*** Opening of RECORDS SHOWN ***
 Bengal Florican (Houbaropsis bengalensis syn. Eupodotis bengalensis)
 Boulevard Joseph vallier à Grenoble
*** Close of RECORDS SHOWN ***
*** Opening of RECORDS SHOWN ***
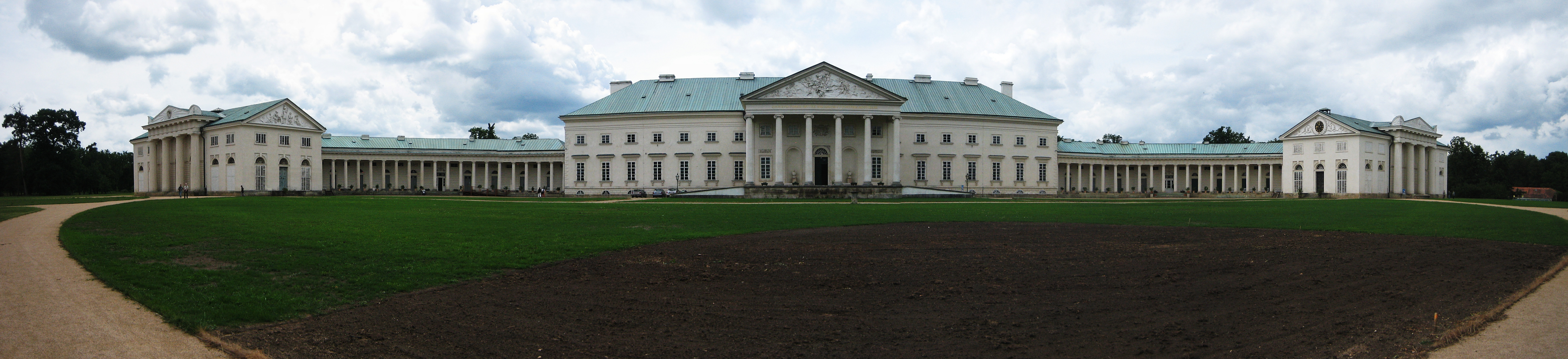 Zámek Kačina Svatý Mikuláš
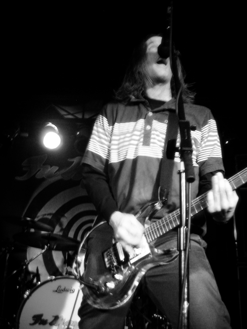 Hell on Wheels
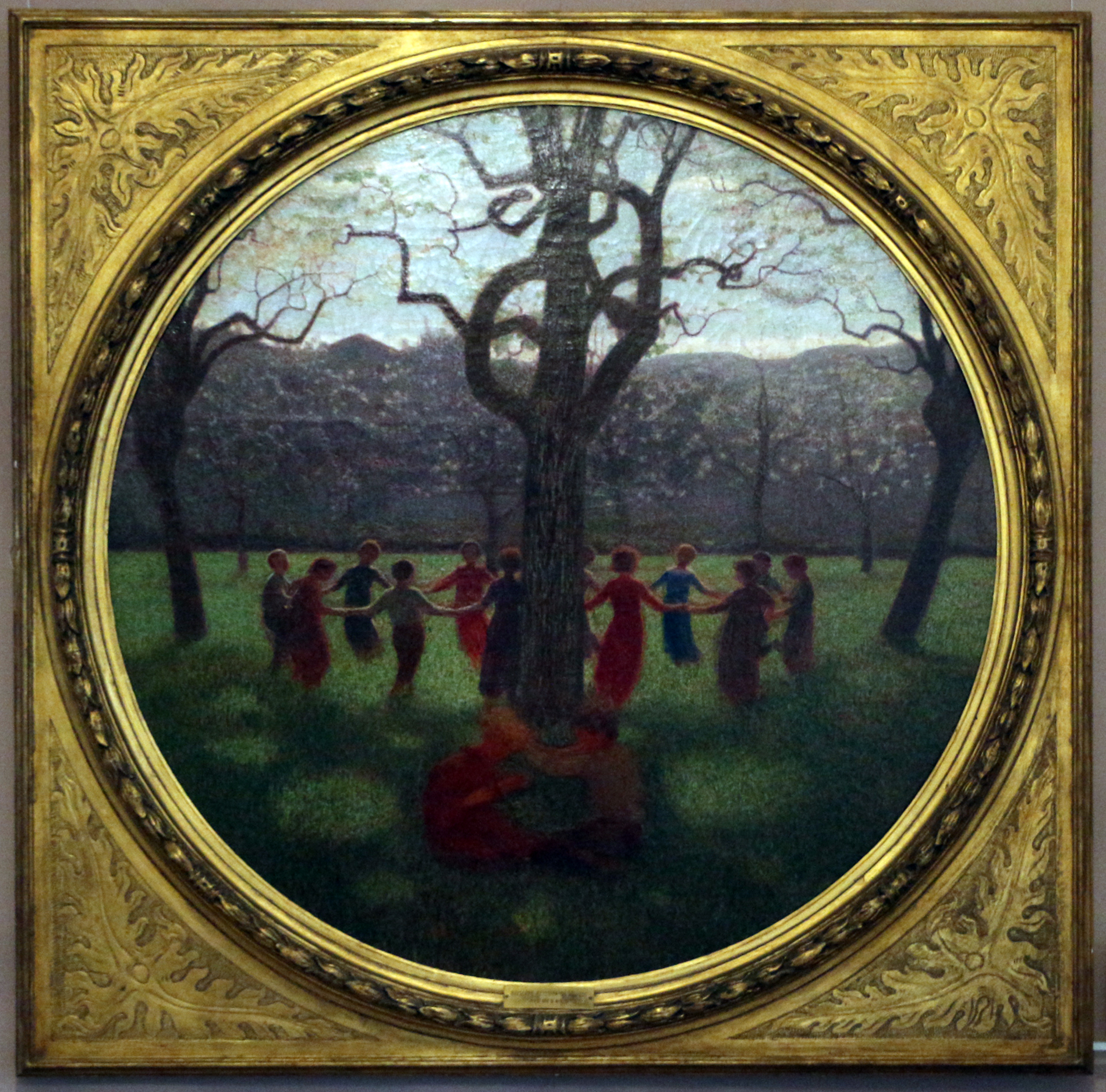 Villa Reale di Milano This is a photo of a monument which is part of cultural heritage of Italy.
*** Close of RECORDS SHOWN ***
TASK: One stretch of the lines above is wanted, from the line that contains "Bengal Florican (Houbaropsis" through the line that contains "Boulevard Joseph vallier à Grenoble". Output it exactly.

ANSWER BOX:
 Bengal Florican (Houbaropsis bengalensis syn. Eupodotis bengalensis)
 Boulevard Joseph vallier à Grenoble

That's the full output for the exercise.